Repeatedly Warned Neighbors

South Africa has bluntly and repeatedly told its neighbors, particularly Angola, Mozambique, Zambia and Zimbabwe, that they risk attack if they provide the ANC with guerrilla bases or other facilities.

But Malan took those warnings further Tuesday, saying that Pretoria would reconsider the “rules of the game in southern Africa” and its overall relationship to its neighbors if they continue what he called “the export of revolution.”

“We will not tolerate it now or in the future,” he said.

Directing his warnings by name to President Kenneth D. Kaunda of Zambia, Prime Minister Robert Mugabe of Zimbabwe, President Joaquim Chissano of Mozambique and President Jose Eduardo dos Santos of Angola, Malan declared:

Advertisement

“Leaders like Kaunda, Mugabe, Chissano and Dos Santos must realize that by condoning such actions, they hold the future of their countries in the palms of their hands.”

South Africa in the past has attacked suspected ANC facilities, including offices, transit houses and the homes of supporters, in Botswana, Lesotho, Mozambique, Swaziland, Zambia and Zimbabwe, but generally has avoided clashes with local forces and has expressed its desire to live in peace with its neighbors.

Pretoria has also been frequently accused of attempting to “destabilize” several of its neighbors by supporting right-wing rebels, such as the National Union for the Total Independence of Angola and the Mozambique National Resistance.

Refers to Mozambique

Although it has largely denied the charges, proclaiming its respect for the sovereignty of adjacent countries, Malan said in late June that South Africa would consider requests for assistance from such movements in order to check what he called the Soviet Union’s growing influence in the region.
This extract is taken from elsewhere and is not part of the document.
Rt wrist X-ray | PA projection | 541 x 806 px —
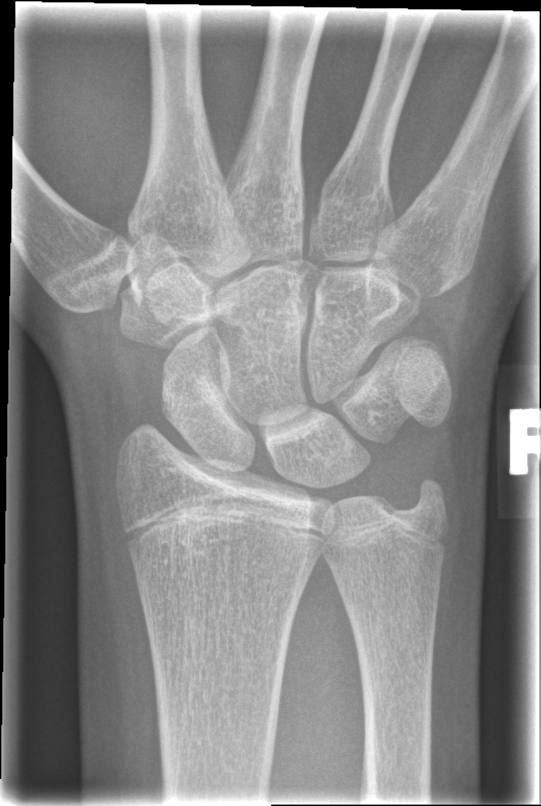
- No fracture bounding box.

Referring particularly to Marxist-ruled Mozambique, which Pretoria believes is again providing the ANC with guerrilla bases in violation of a 1984 nonaggression pact, Malan told Parliament on Tuesday:

“Mozambique, the South African Communist Party and the African National Congress must understand clearly that revolutionary violence will be fought by South Africa with everything at its disposal.”